* Dataset *
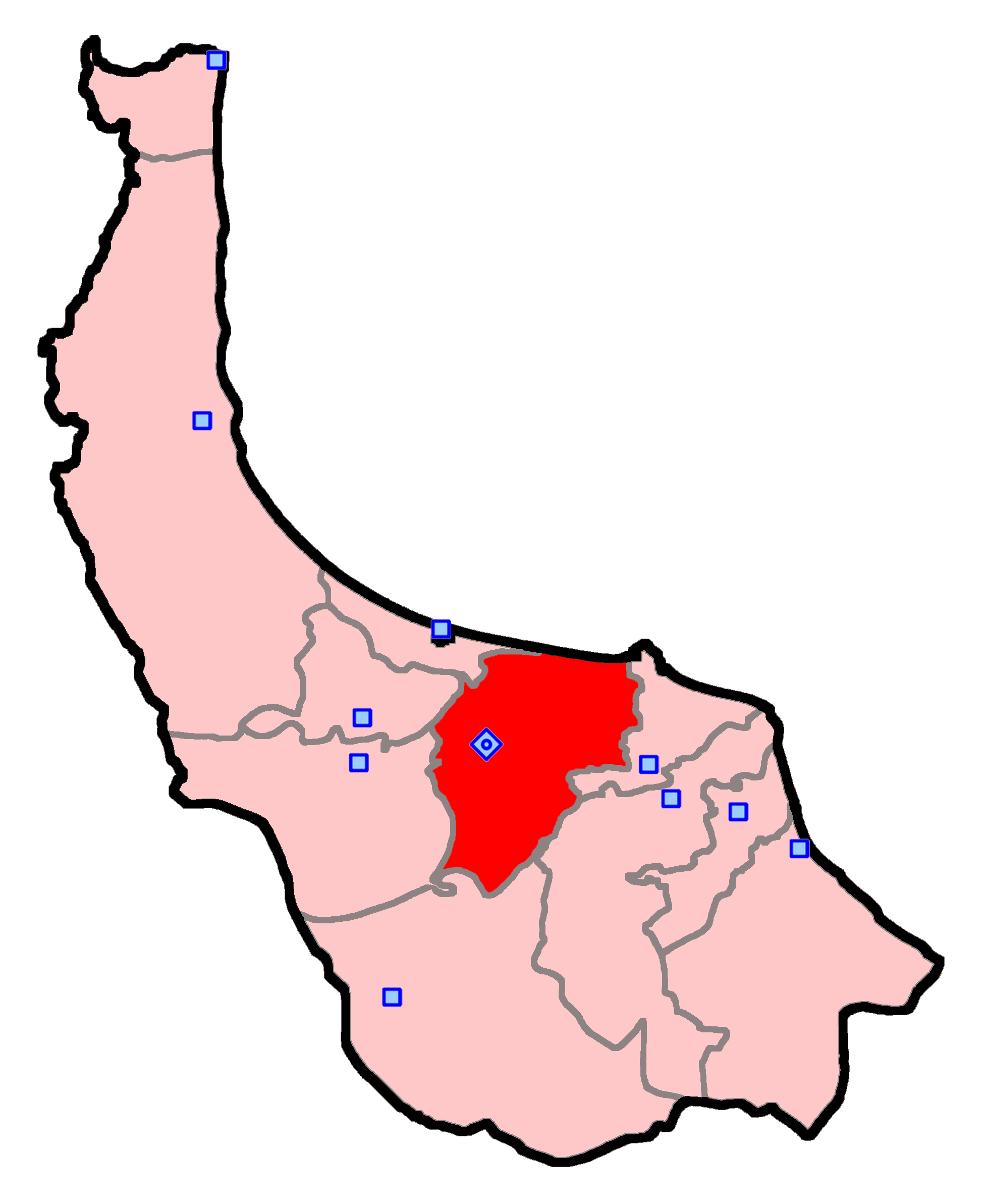 رشت برای انتخابات مجلس شورای اسلامی
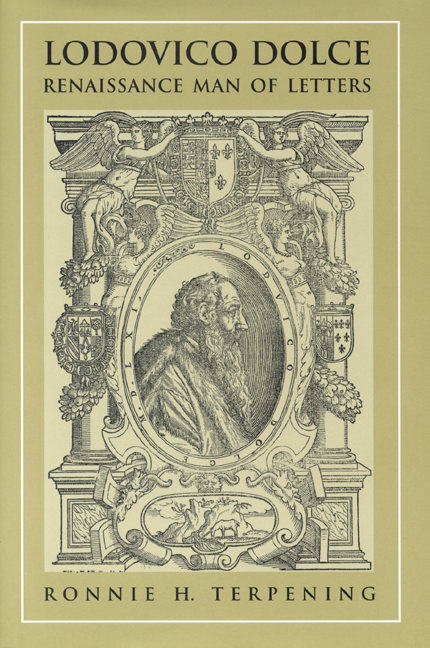 Lodovico Dolce book cover
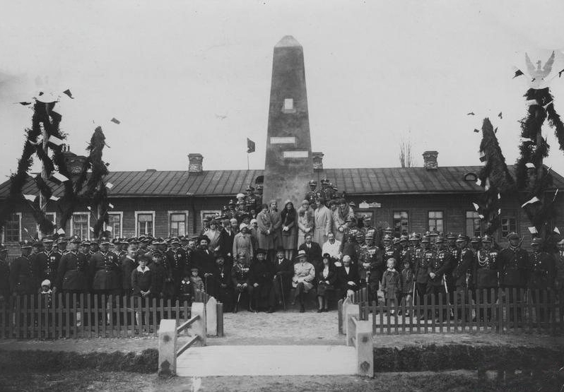 Беларуская (тарашкевіца): Групавы фатаздымак жаўнераў 20-га палку палявой артылерыі і жыхароў перад помнікам Рамуальду Траўгуту ў Пружане падчас ягонага адкрыцьця
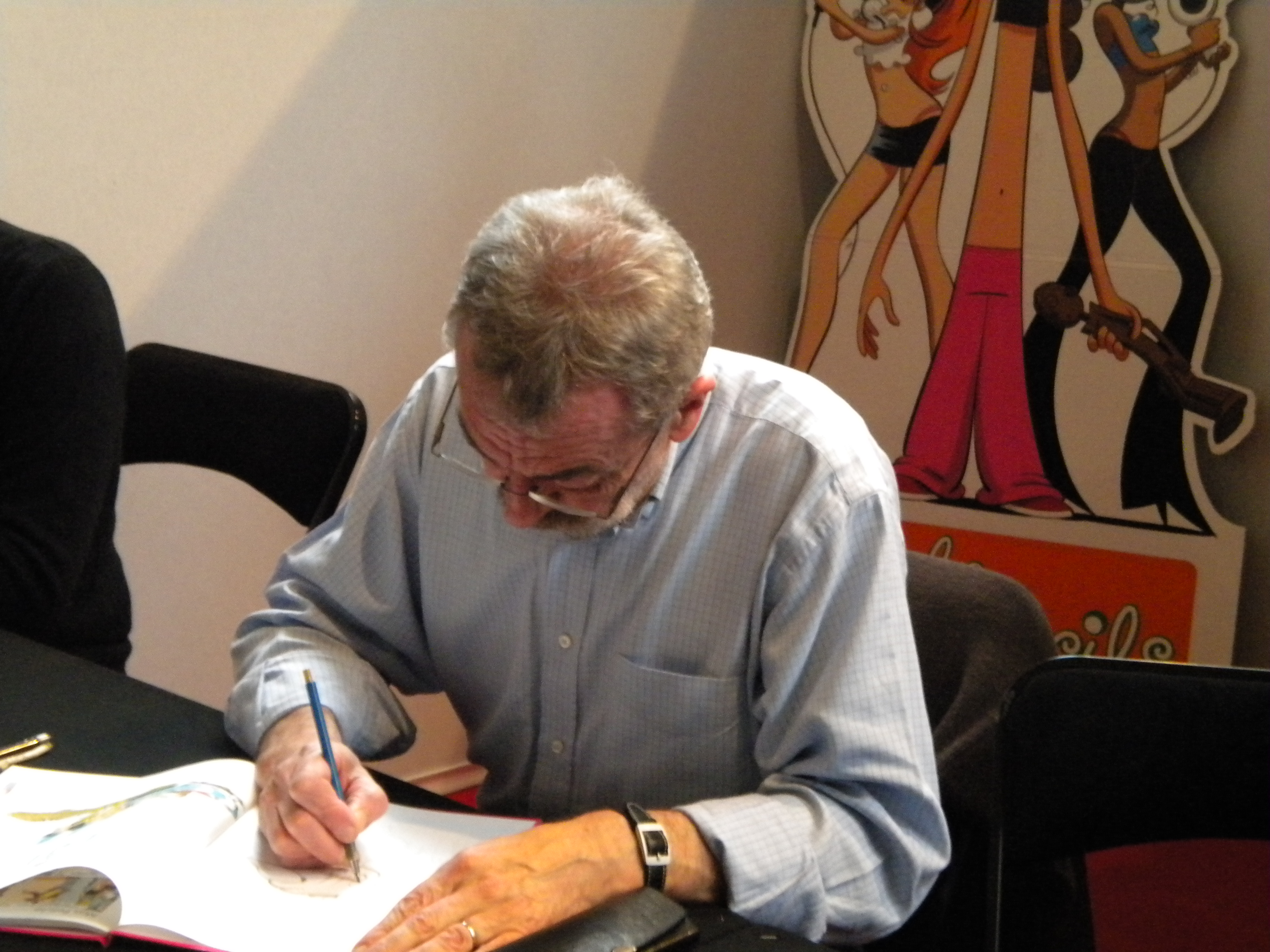 Photo du dessinateur de BD, Bédu.
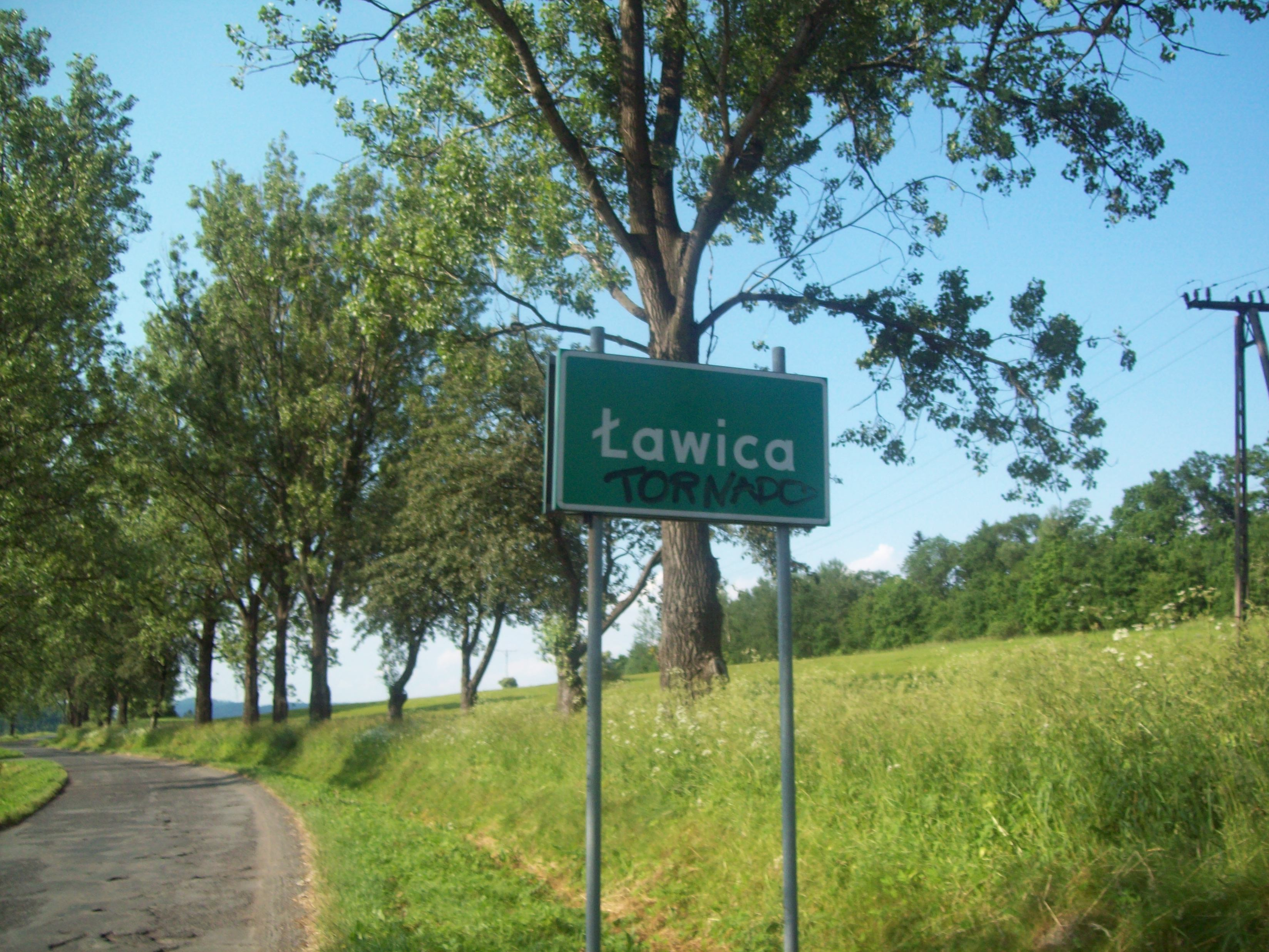 Tablica informacyjna w Ławicy
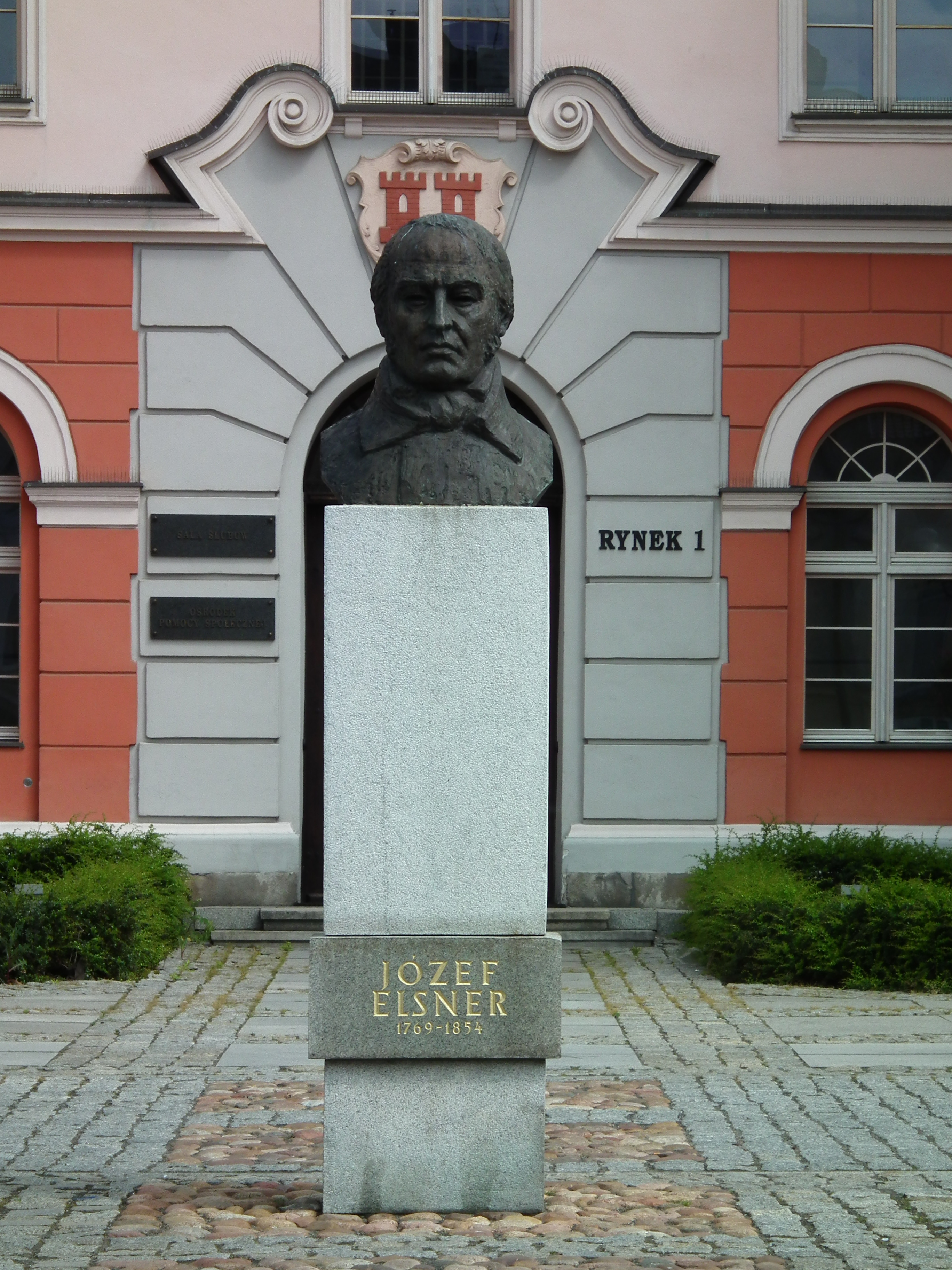 Pomnik Józefa Elsnera w Grodkowie.
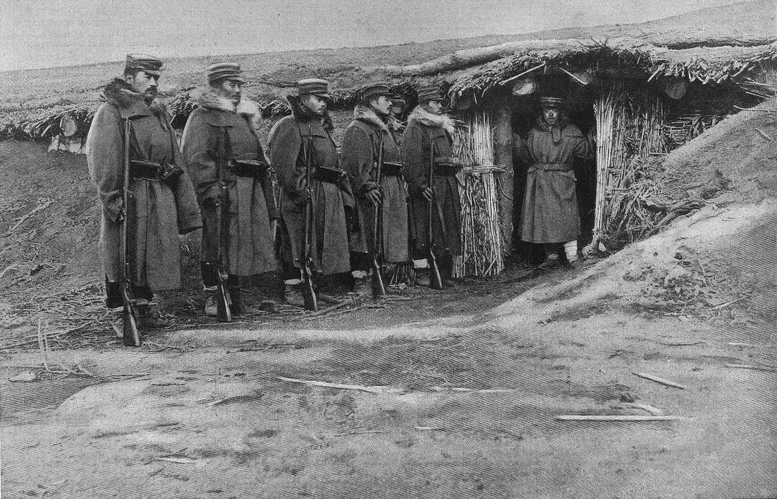 Guerra ruso-japonesa, entrada del alojamiento del general Asaki, delante de Sandepú, de fotografía de Collier's Weekly, en la revista española La Ilustración Artística.
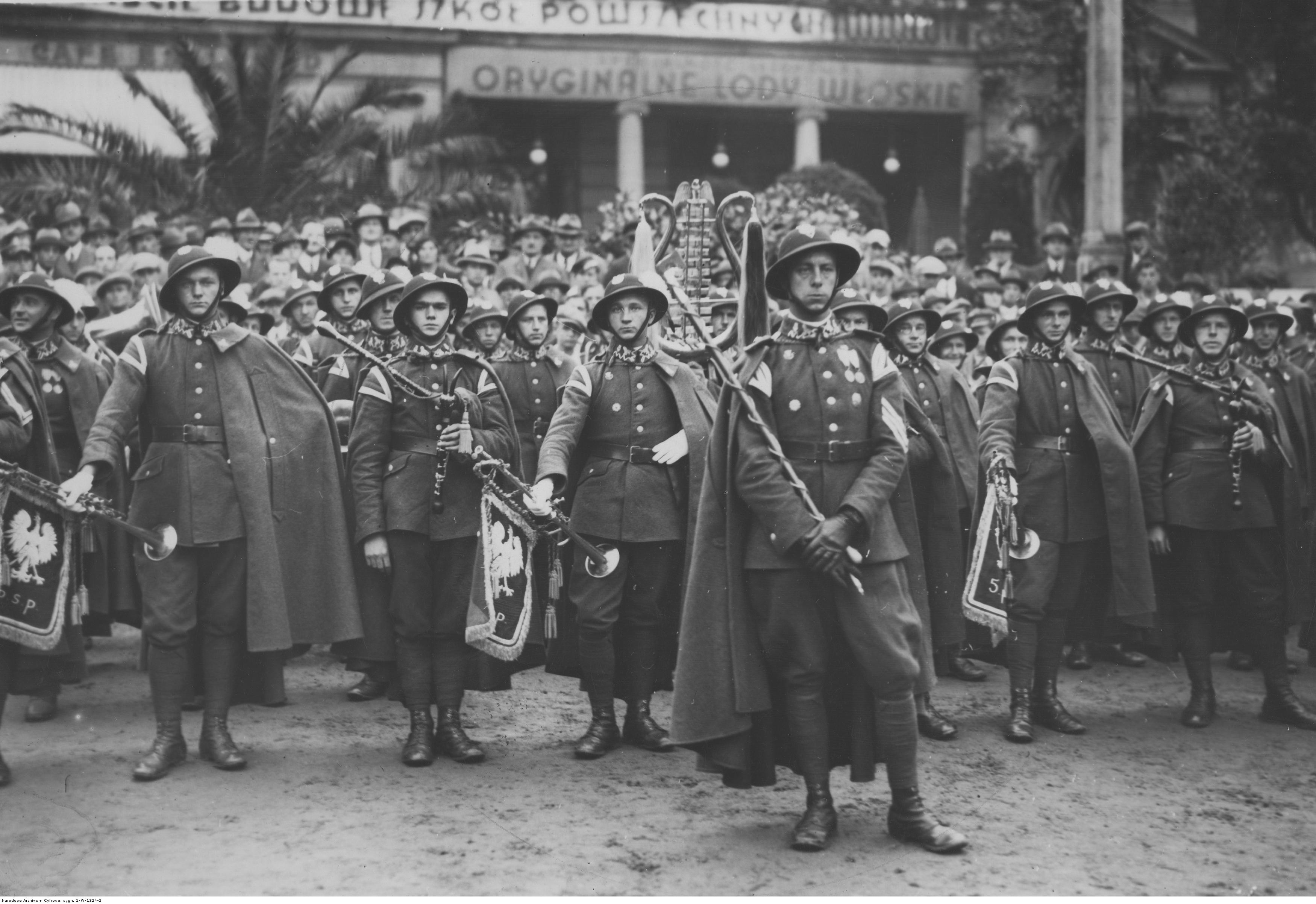 Wycieczka 5 Pułku Strzelców Podhalańskich do Poznania - orkiestra pułkowa na pl. Wolności; 1935 r. Koncern Ilustrowany Kurier Codzienny - Archiwum Ilustracji. Sygnatura: 1-W-1324-2
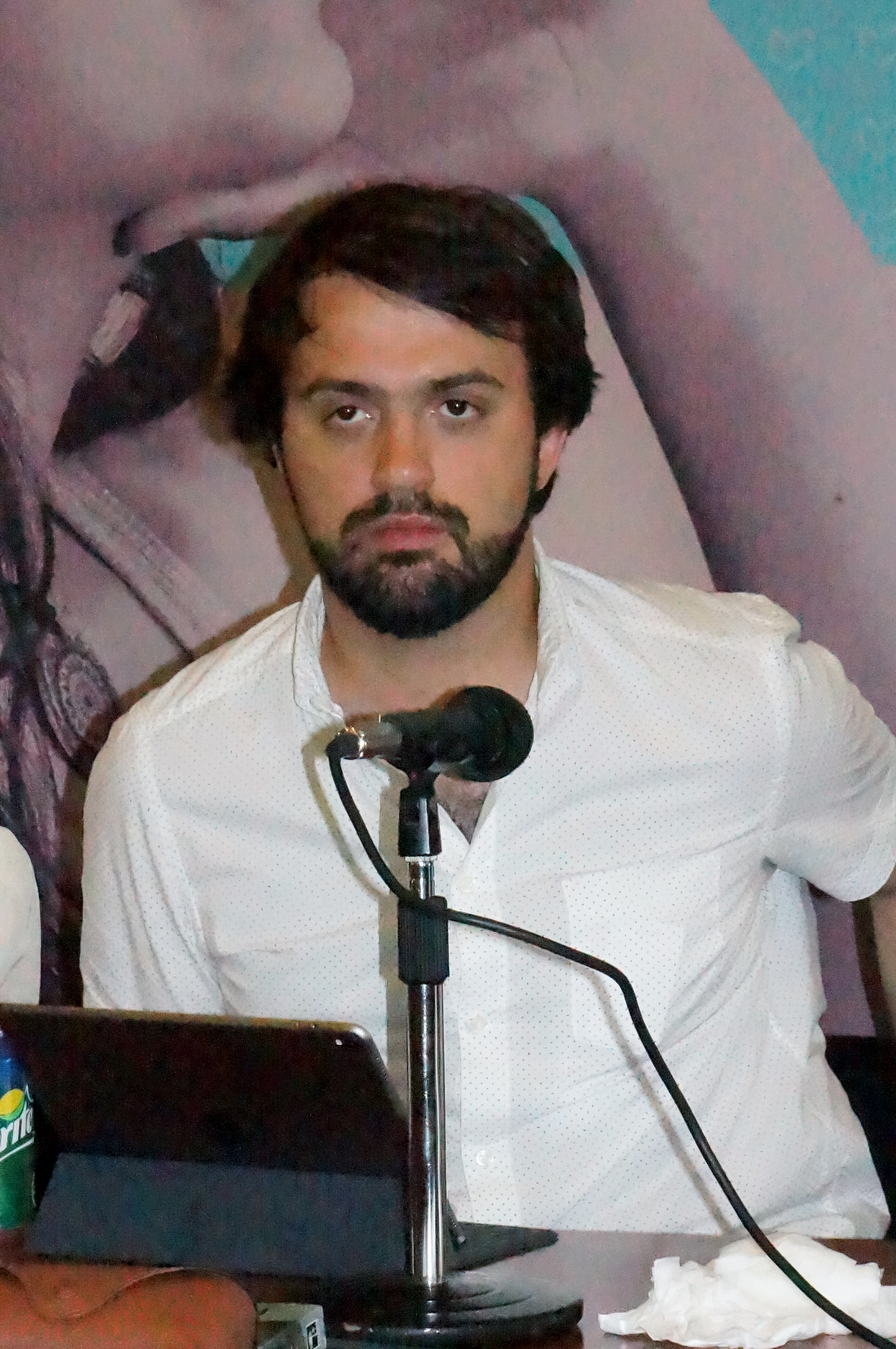 El político y abogado chileno Jorge Sharp en la Feria Internacional del Libro de Santiago el 11 de noviembre de 2017 durante la presentación del libro Mujeres en el MIR. Desarmando la memoria, de Margarita Fernández y Patricia Flores.
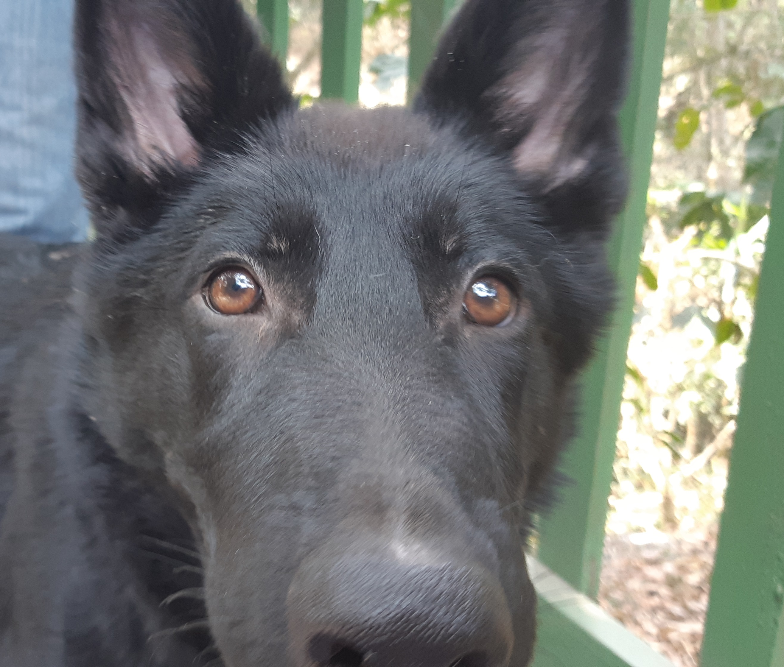 Calupoh, 5 meses.

* What the task requires *
Each entry above should be copied exactly. The pictures should not.

* Problem solution *
 رشت برای انتخابات مجلس شورای اسلامی
 Lodovico Dolce book cover
 Беларуская (тарашкевіца): Групавы фатаздымак жаўнераў 20-га палку палявой артылерыі і жыхароў перад помнікам Рамуальду Траўгуту ў Пружане падчас ягонага адкрыцьця
 Photo du dessinateur de BD, Bédu.
 Tablica informacyjna w Ławicy
 Pomnik Józefa Elsnera w Grodkowie.
 Guerra ruso-japonesa, entrada del alojamiento del general Asaki, delante de Sandepú, de fotografía de Collier's Weekly, en la revista española La Ilustración Artística.
 Wycieczka 5 Pułku Strzelców Podhalańskich do Poznania - orkiestra pułkowa na pl. Wolności; 1935 r. Koncern Ilustrowany Kurier Codzienny - Archiwum Ilustracji. Sygnatura: 1-W-1324-2
 El político y abogado chileno Jorge Sharp en la Feria Internacional del Libro de Santiago el 11 de noviembre de 2017 durante la presentación del libro Mujeres en el MIR. Desarmando la memoria, de Margarita Fernández y Patricia Flores.
 Calupoh, 5 meses.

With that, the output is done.